Антология заставляет заподозрить существование некоего закона
— или, скажем, правила. Ну, допустим, приметы. Чем крупней русский поэт, тем
слабей его стихи про город Киев.
Исключения: «Баллада» и «Дрожат гарїжи
автобазы...» Пастернака, и (может быть) «Как по улицам Киева-Вия...» Мандельштама. Но, положа руку на
сердце, — разве действительно про Киев эти стихи? не в большей мере, чем
пушкинский «Гусар».
Что же касается всего остального — Тютчев вчистую
проигрывает Катаеву В., а Жуковский и Хомяков (это который с бородой) —
Эренбургу и Киселеву.
Безусловный победитель в этом
виде программы — Иван Елагин (Анн-Арбор, США).
Не сердитесь. Киев, наверное,
просто-напросто неописуем, в этом все дело.
Владимир Британишский.
Введение в Милоша. Статьи о Милоше.
Переводы из Милоша: стихи, очерки, эссе, лекции,
речи, воспоминания. — М.: Летний сад, 2012.

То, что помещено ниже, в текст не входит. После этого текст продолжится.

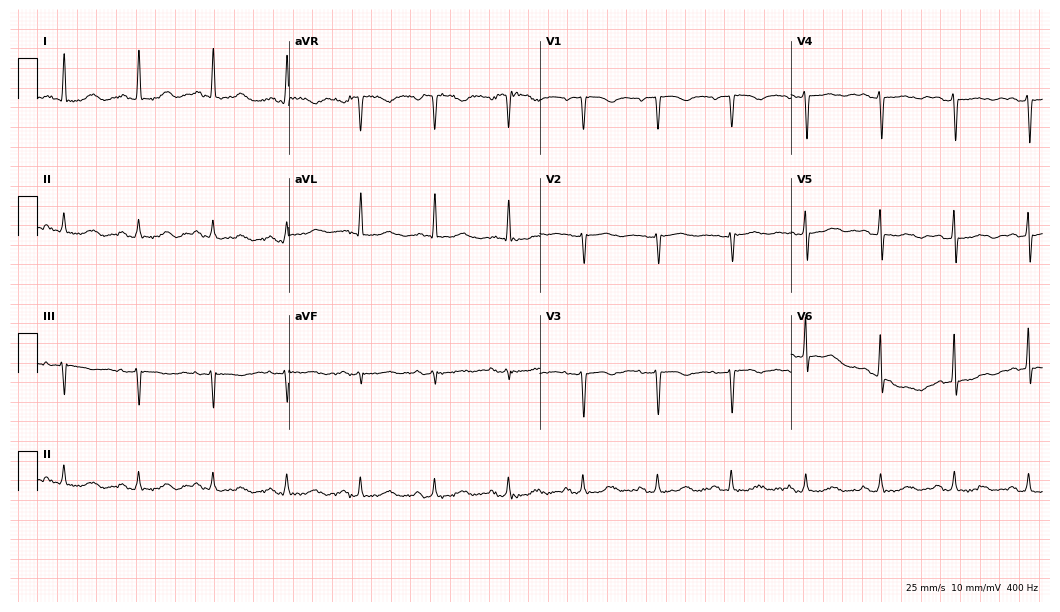
Electrocardiogram, a 68-year-old woman. Overall reading on record: normal ECG.

Помню времена, когда такую
книжку смели бы с прилавков за полчаса. Но в те времена таких книжек не
издавали.
Двадцать два года тому назад Британишский опубликовал первую в России статью о Чеславе Милоше. Тогда же, и тоже
впервые, в его (и Бродского) переводах стихи Милоша
появились в русских журналах.
Вот с тех пор, как иголка —
нитку, тянет за собой Британишский Милоша (не только Милоша) в мир
здешних ценностей. И Бродский тянул. И Горбаневская. Но что-то не получается,
хотя звучат переводы прекрасно.
Когда я не мог без алкоголя,
я держался на алкоголе.
Когда не мог без папирос и
кофе,
держался на папиросах
и кофе.
Я был отважен. Трудолюбив.
Почти образец добродетели.
Но толку от этого никакого.
По-моему, Милош
сам виноват, что им здесь не увлечены. Слишком умный,
слишком образованный, вообще какой-то взрослый.
А впрочем, кто я такой, чтобы о
нем рассуждать.
Вот Владимиром Британишским — восхищаюсь.
Эссеистика Милоша тут замечательная, особенно
в главе про религию. Ну и стихи. 1200 строк, большей частью превосходных.
Раньше надо было Милоша — и не только Милоша —
читать. Когда еще имело смысл читать. А теперь поздно.